→ **EXERCISE DIRECTIONS**
When you reach the line that contains "Mas del Jutge", begin copying exactly, and continue through the last line of the data; no pictures belong in the copy.

________________________________________

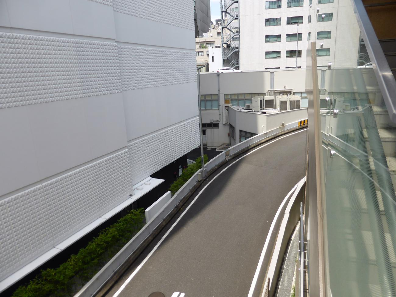 水谷橋公園の階段から東銀座出口を望む
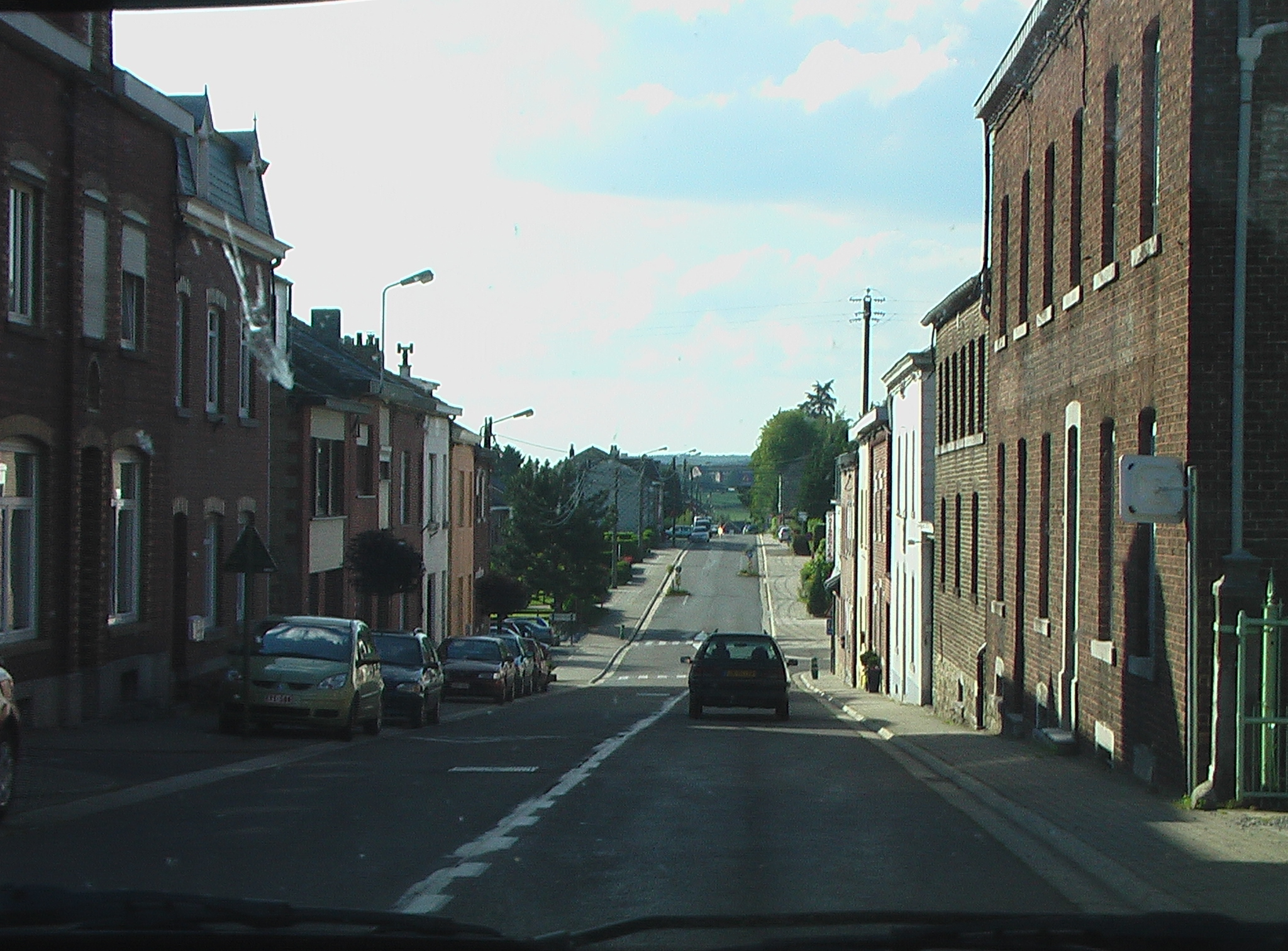 Gemmenich in Blieberg, Plombières, a village in Belgium.
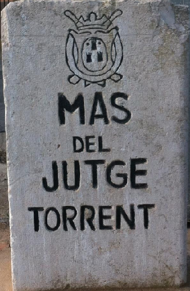 Mas del Jutge
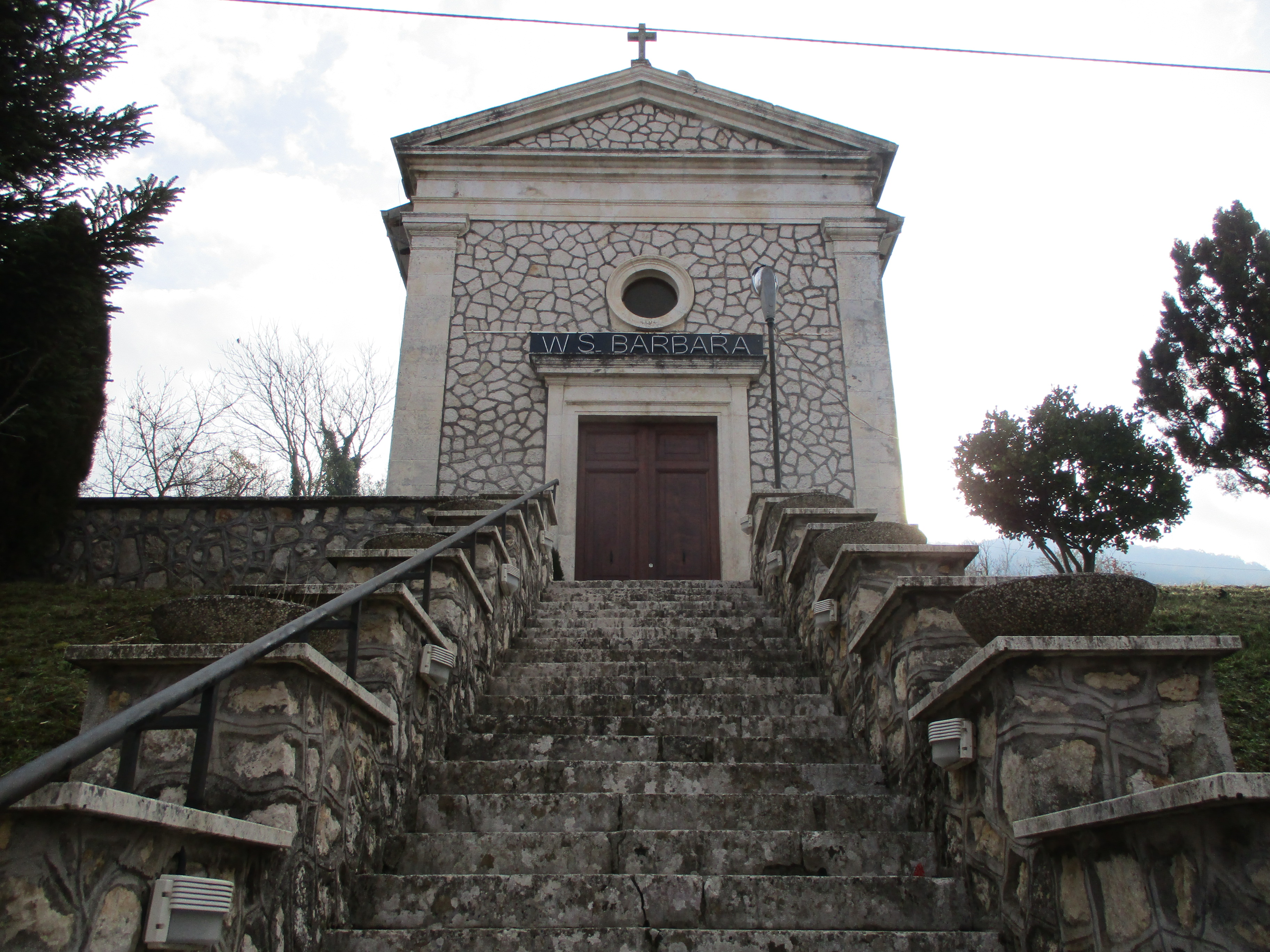 Chiesa di Santa Barbara
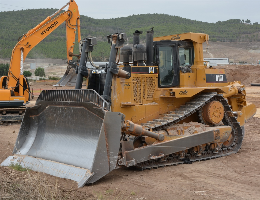 D10T קטרפילר של חברת אולניק.
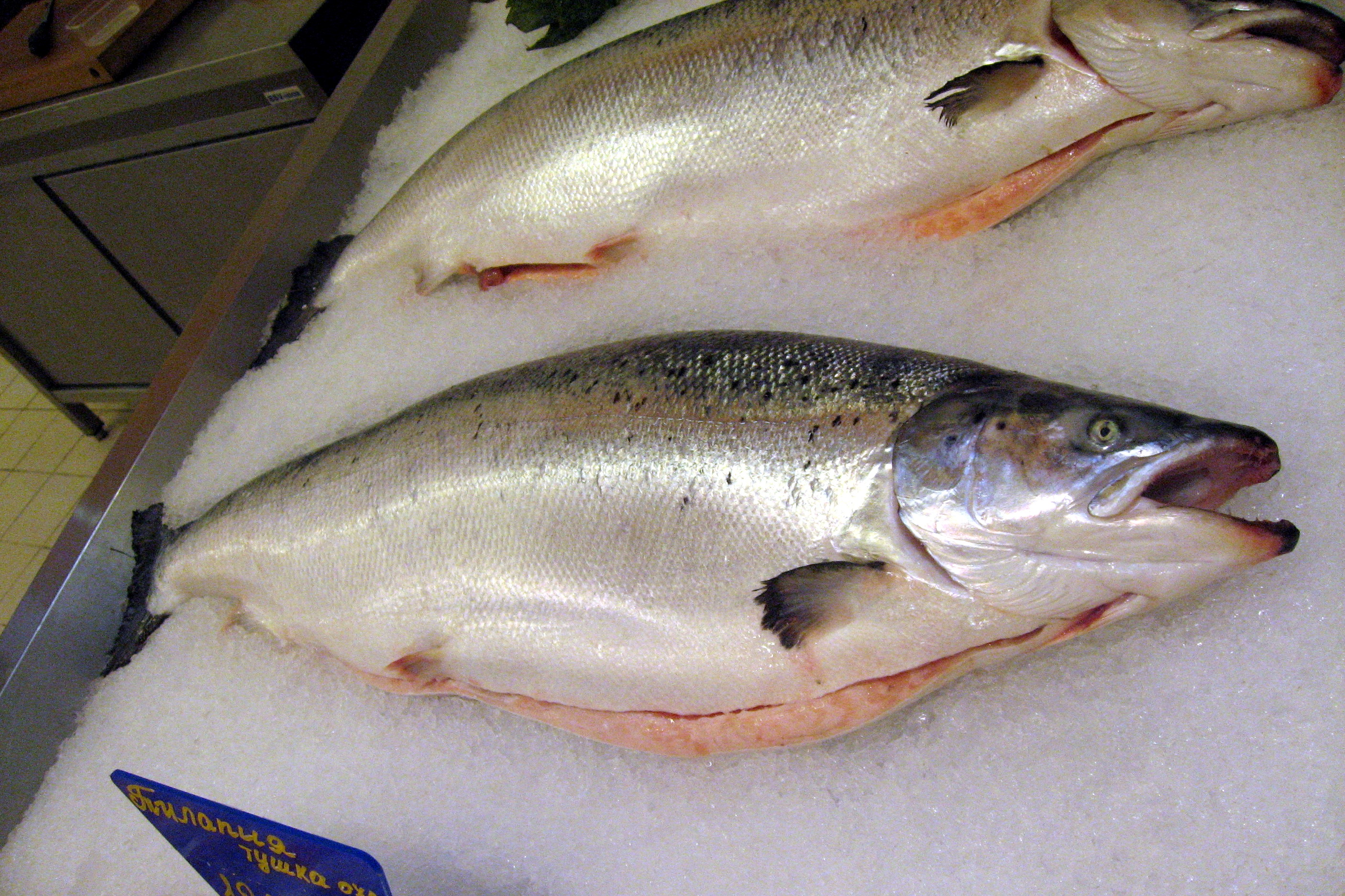 Losos v obchodě v Petrohradě
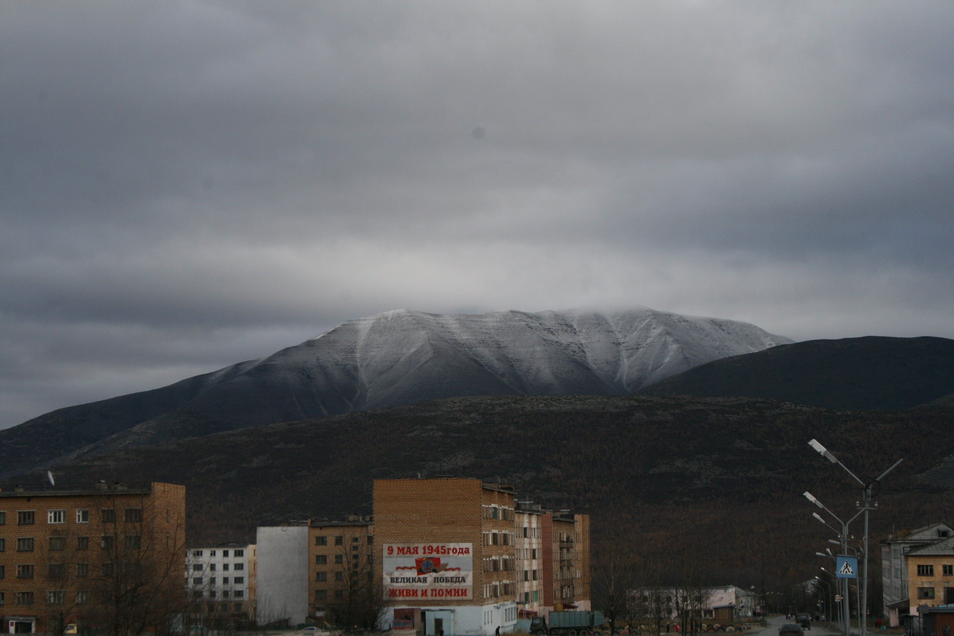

________________________________________

→ **RESPONSE TO THIS EXERCISE**
 Mas del Jutge
 Chiesa di Santa Barbara
 D10T קטרפילר של חברת אולניק.
 Losos v obchodě v Petrohradě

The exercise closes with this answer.